De novo prediction of the genomic components and capabilities for microbial plant biomass degradation from (meta-)genomes
- Equal contributors
1 Max-Planck Research Group for Computational Genomics and Epidemiology, Max-Planck Institute for Informatics, University Campus E1 4, Saarbrücken, 66123, Germany
2 Department of Chemistry, Biotechnology and Food Science, Norwegian University of Life Sciences, Post Office Box 5003, Ås, 1432, Norway
3 Department of Algorithmic Bioinformatics, Heinrich Heine University Düsseldorf, Düsseldorf, 40225, Germany
Biotechnology for Biofuels 2013, 6:24 doi:10.1186/1754-6834-6-24Published: 15 February 2013
Understanding the biological mechanisms used by microorganisms for plant biomass degradation is of considerable biotechnological interest. Despite of the growing number of sequenced (meta)genomes of plant biomass-degrading microbes, there is currently no technique for the systematic determination of the genomic components of this process from these data.

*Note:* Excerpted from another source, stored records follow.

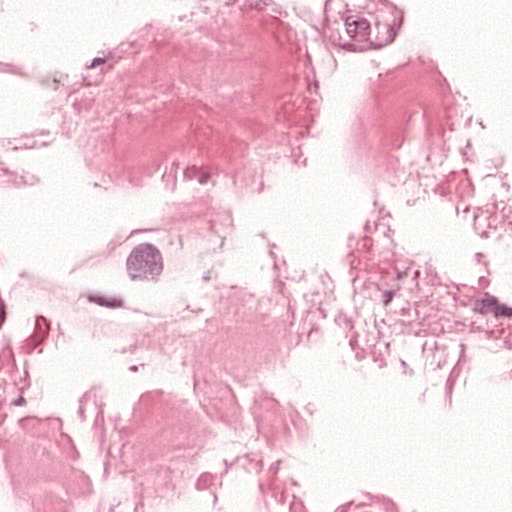
This is a crop of a whole-slide image: an H&E-stained breast-cancer sentinel lymph node section at roughly 40× magnification (about 0.24 µm per pixel; the crop spans about 0.12 mm).
Tumour region outline (a closed clockwise path, crop pixels): (146, 226), (214, 229), (223, 242), (218, 266), (205, 287), (173, 291), (125, 284), (103, 274), (58, 276), (71, 255), (94, 246), (121, 229).
One more small tumour piece is annotated here but not outlined.
The annotated tumour makes up about 5% of the crop.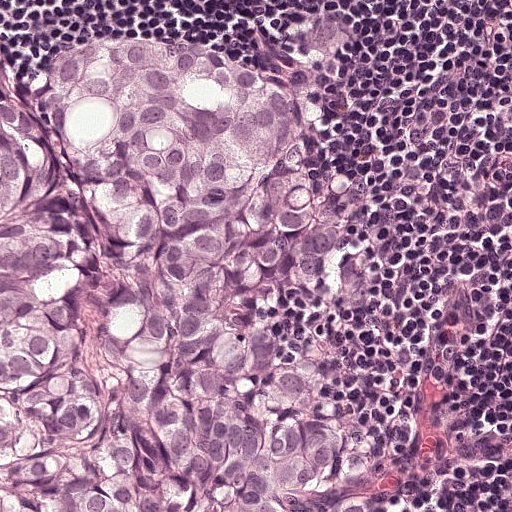
A 0.25-mm field of an H&E-stained sentinel lymph node from a breast-cancer patient (whole-slide image), shown at about 20×, about 0.49 µm per pixel.
Tumour region outline (a closed clockwise path, crop pixels): (204, 43), (280, 92), (354, 182), (385, 246), (370, 314), (306, 306), (279, 356), (334, 336), (364, 346), (334, 372), (375, 454), (363, 484), (336, 472), (330, 500), (348, 511), (0, 511), (0, 67), (37, 110), (66, 54).
The annotated tumour makes up about 60% of the crop.
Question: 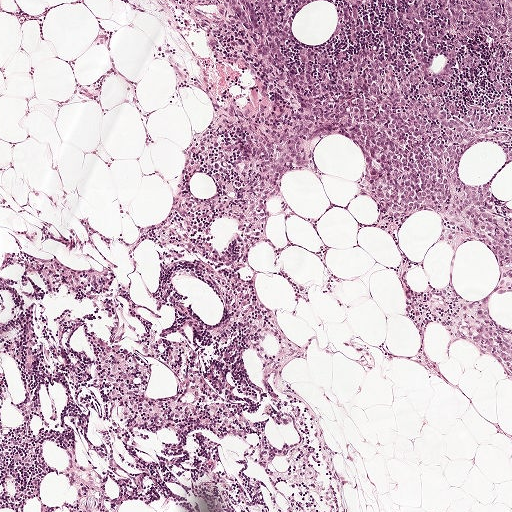
This is a crop of a whole-slide image: an H&E-stained breast-cancer sentinel lymph node section at roughly 5× magnification (about 1.9 µm per pixel; the crop spans about 1 mm).
What fraction of the image area is metastatic tumour?

Choices:
 (A) about 50% or more
 (B) about 10% to 20%
 (C) about 5% or less
 (D) none: no tumour is outlined
 (E) about 25% to 45%

Answer: (B) about 10% to 20%
About 20% of the field is tumour.
Metastatic tumour outline, simplified to 22 points and listed clockwise in crop pixels (x, y): (205, 0), (511, 0), (511, 164), (482, 142), (457, 175), (511, 212), (511, 291), (488, 310), (511, 329), (511, 372), (454, 337), (496, 261), (436, 242), (433, 211), (389, 220), (354, 196), (351, 140), (316, 138), (307, 171), (210, 178), (227, 108), (270, 103).
One more small tumour piece is annotated here but not outlined.
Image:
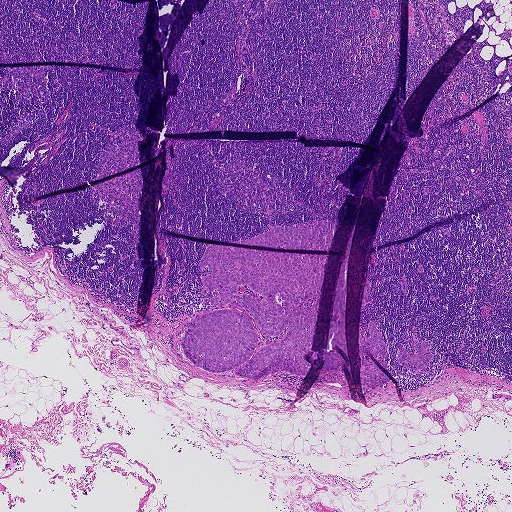
A 1.9-mm field of an H&E-stained sentinel lymph node from a breast-cancer patient (whole-slide image), shown at about 2.5×, about 3.6 µm per pixel.
Question:
Describe where the metastatic carcinoma lies in this crop.
Answer:
Boundaries of four metastatic tumour regions, simplified and listed clockwise, largest first: region 1: (207, 246), (326, 256), (310, 347), (303, 356), (310, 364), (304, 374), (234, 374), (253, 354), (216, 372), (190, 362), (182, 339), (200, 316), (240, 312), (257, 334), (255, 350), (282, 339), (287, 328), (268, 335), (248, 310), (209, 300), (222, 290), (203, 285), (213, 271), (199, 266); region 2: (321, 220), (336, 223), (328, 250), (250, 245), (234, 242), (255, 236), (278, 225), (286, 227), (300, 223), (312, 227); region 3: (372, 319), (381, 333), (387, 348), (385, 356), (380, 357), (387, 362), (390, 372), (372, 351), (364, 349), (364, 352), (390, 380), (378, 387), (370, 387), (366, 387), (361, 380), (359, 355), (359, 327), (363, 328), (366, 336), (370, 337), (368, 334), (368, 325), (369, 321); region 4: (413, 339), (420, 343), (427, 341), (430, 345), (426, 350), (432, 354), (425, 368), (414, 369), (406, 368), (397, 364), (396, 360), (402, 346), (407, 351), (408, 354), (416, 354), (419, 347), (417, 349), (413, 349), (410, 346).
The annotated tumour makes up about 5% of the crop.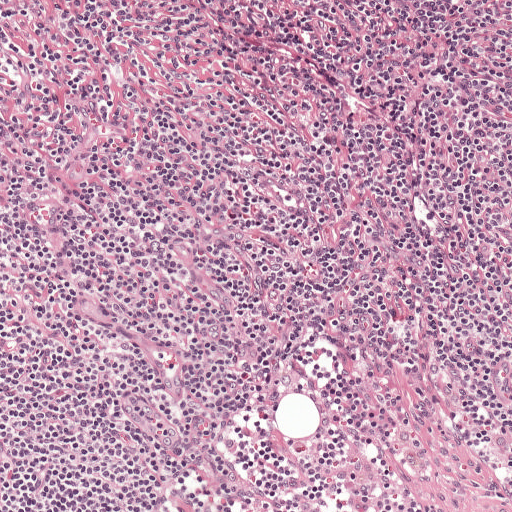
Lymph node section stained with H&E, from a whole-slide image of a breast-cancer sentinel node. Magnification about 10×, about 0.5 mm across the frame, about 0.97 µm per pixel.
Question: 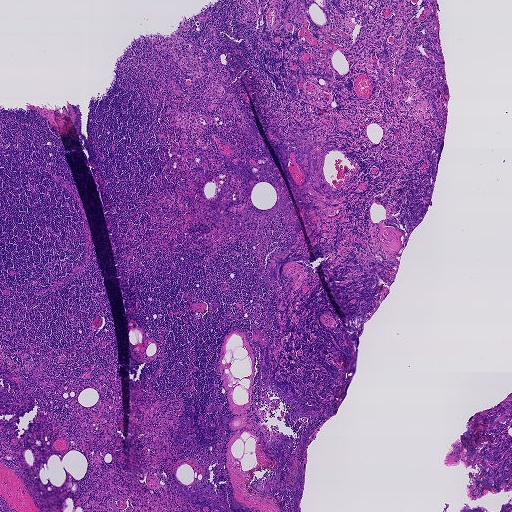
At roughly what magnification is this field shown?

Choices:
 (A) about 10×
 (B) about 40×
 (C) about 5×
 (D) about 20×
 (E) about 2.5×

Answer: (E) about 2.5×
This is a crop of a whole-slide image: an H&E-stained breast-cancer sentinel lymph node section at roughly 2.5× magnification (about 3.6 µm per pixel; the crop spans about 1.9 mm).
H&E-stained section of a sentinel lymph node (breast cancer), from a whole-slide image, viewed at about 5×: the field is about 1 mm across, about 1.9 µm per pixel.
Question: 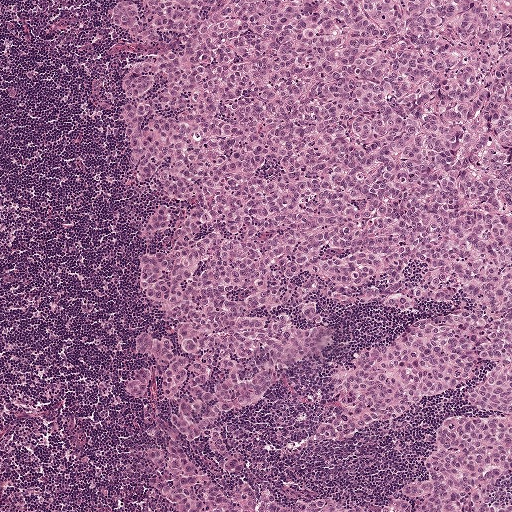
Roughly what share of this field is metastatic tumour?

Choices:
 (A) none: no tumour is outlined
 (B) about 50% or more
 (C) about 25% to 45%
 (D) about 5% or less
 (E) about 10% to 20%

Answer: (B) about 50% or more
About 75% of the field is tumour.
One metastatic tumour region; its boundary, reduced to 11 corners and listed clockwise: (108, 0), (511, 0), (511, 511), (164, 511), (121, 386), (136, 358), (134, 336), (153, 317), (135, 291), (141, 211), (121, 176).
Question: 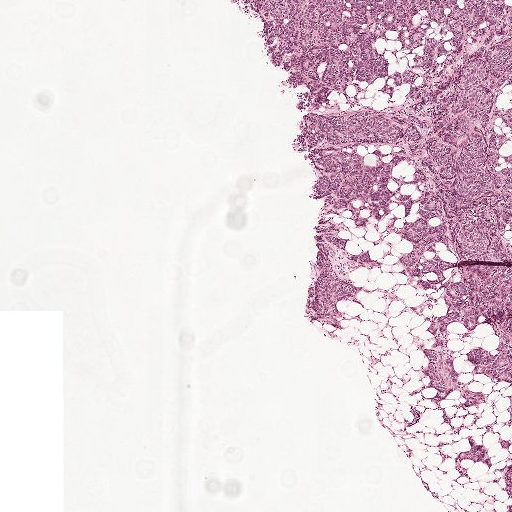
A 2.0-mm field of an H&E-stained sentinel lymph node from a breast-cancer patient (whole-slide image), shown at about 2.5×, about 3.9 µm per pixel.
About how much of this crop is taken up by metastatic carcinoma?

Choices:
 (A) about 25% to 45%
 (B) about 5% or less
 (C) about 10% to 20%
 (D) none: no tumour is outlined
 (E) about 50% or more

Answer: (A) about 25% to 45%
About 30% of the field is tumour.
The outlined metastatic tumour's edge, as a closed clockwise path of 13 points: (248, 0), (511, 0), (511, 510), (504, 427), (426, 391), (420, 304), (400, 256), (368, 325), (313, 332), (298, 320), (312, 266), (301, 166), (286, 89).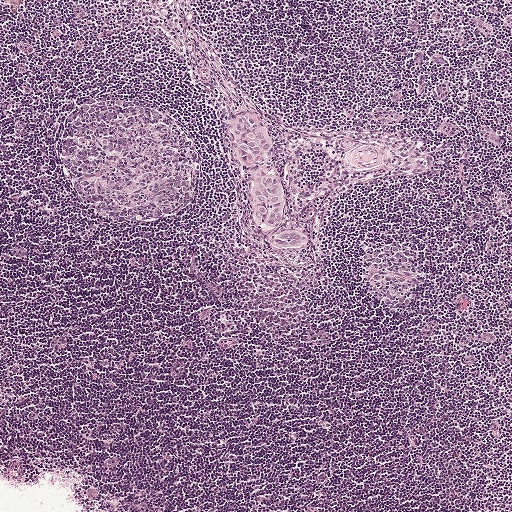
H&E-stained section of a sentinel lymph node (breast cancer), from a whole-slide image, viewed at about 5×: the field is about 1 mm across, about 1.9 µm per pixel.
The outlined metastatic tumour's edge, as a closed clockwise path of 21 points: (244, 111), (249, 112), (268, 129), (273, 148), (268, 159), (268, 170), (277, 174), (286, 197), (283, 223), (276, 230), (292, 228), (308, 235), (307, 241), (299, 245), (282, 247), (272, 244), (254, 222), (250, 192), (238, 150), (231, 137), (232, 122).
Under 5% of the image area is annotated as tumour.
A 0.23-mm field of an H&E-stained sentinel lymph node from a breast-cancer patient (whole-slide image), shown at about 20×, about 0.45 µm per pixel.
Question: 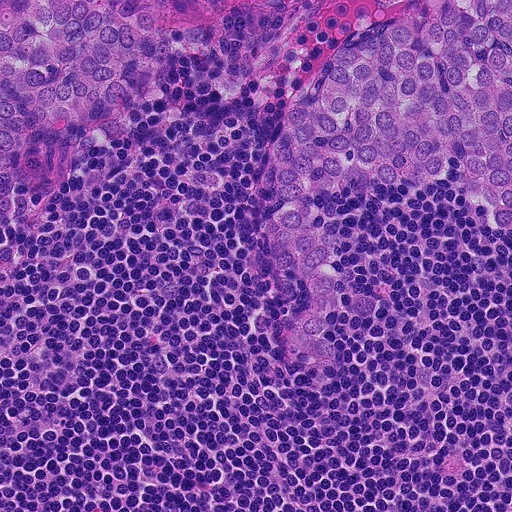
Roughly what share of this field is metastatic tumour?

Choices:
 (A) about 5% or less
 (B) about 25% to 45%
 (C) none: no tumour is outlined
 (D) about 50% or more
 (E) about 10% to 20%

Answer: (B) about 25% to 45%
About 30% of the field is tumour.
Outlines of two tumour regions, largest first (closed clockwise paths, crop pixels): region 1: (329, 0), (511, 0), (511, 233), (490, 204), (440, 180), (314, 192), (338, 294), (372, 296), (377, 312), (327, 324), (335, 360), (318, 367), (290, 350), (298, 282), (256, 246), (286, 206), (262, 169), (288, 100), (313, 74), (276, 68), (276, 50); region 2: (0, 0), (250, 0), (221, 22), (202, 55), (166, 58), (155, 73), (154, 91), (124, 112), (122, 130), (90, 148), (52, 186), (33, 188), (18, 222), (0, 228).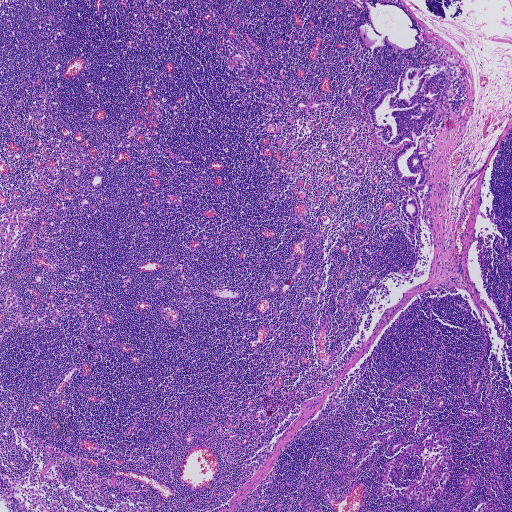
This is a crop of a whole-slide image: an H&E-stained breast-cancer sentinel lymph node section at roughly 2.5× magnification (about 3.6 µm per pixel; the crop spans about 1.9 mm).
Outlines of six tumour regions, largest first (closed clockwise paths, crop pixels): region 1: (449, 52), (447, 61), (454, 93), (450, 101), (452, 116), (432, 140), (438, 147), (432, 159), (424, 161), (429, 192), (422, 199), (395, 174), (396, 153), (412, 141), (406, 138), (401, 145), (389, 147), (376, 135), (368, 111), (383, 92), (387, 89), (396, 92), (406, 67), (424, 66); region 2: (414, 195), (419, 207), (419, 212), (415, 235), (412, 236), (410, 234), (408, 224), (409, 223), (413, 224), (414, 219), (407, 217), (403, 209), (404, 200), (407, 197); region 3: (376, 143), (381, 149), (383, 152), (383, 156), (381, 159), (378, 160), (374, 160), (372, 157), (370, 152), (373, 145); region 4: (352, 86), (354, 90), (353, 93), (359, 103), (356, 105), (352, 105), (349, 103), (348, 96), (346, 93), (345, 89), (348, 87); region 5: (426, 215), (431, 218), (433, 222), (433, 227), (431, 231), (425, 224); region 6: (427, 198), (430, 201), (431, 206), (432, 210), (431, 214), (427, 212), (425, 208).
Two more small tumour pieces are annotated here but not outlined.
About 5% of this field is tumour.

We describe a computational method for the discovery of the protein domains and CAZy families involved in microbial plant biomass degradation. Our method furthermore accurately predicts the capability to degrade plant biomass for microbial species from their genome sequences. Application to a large, manually curated data set of microbial degraders and non-degraders identified gene families of enzymes known by physiological and biochemical tests to be implicated in cellulose degradation, such as GH5 and GH6. Additionally, genes of enzymes that degrade other plant polysaccharides, such as hemicellulose, pectins and oligosaccharides, were found, as well as gene families which have not previously been related to the process. For draft genomes reconstructed from a cow rumen metagenome our method predicted Bacteroidetes-affiliated species and a relative to a known plant biomass degrader to be plant biomass degraders. This was supported by the presence of genes encoding enzymatically active glycoside hydrolases in these genomes.
Our results show the potential of the method for generating novel insights into microbial plant biomass degradation from (meta-)genome data, where there is an increasing production of genome assemblages for uncultured microbes.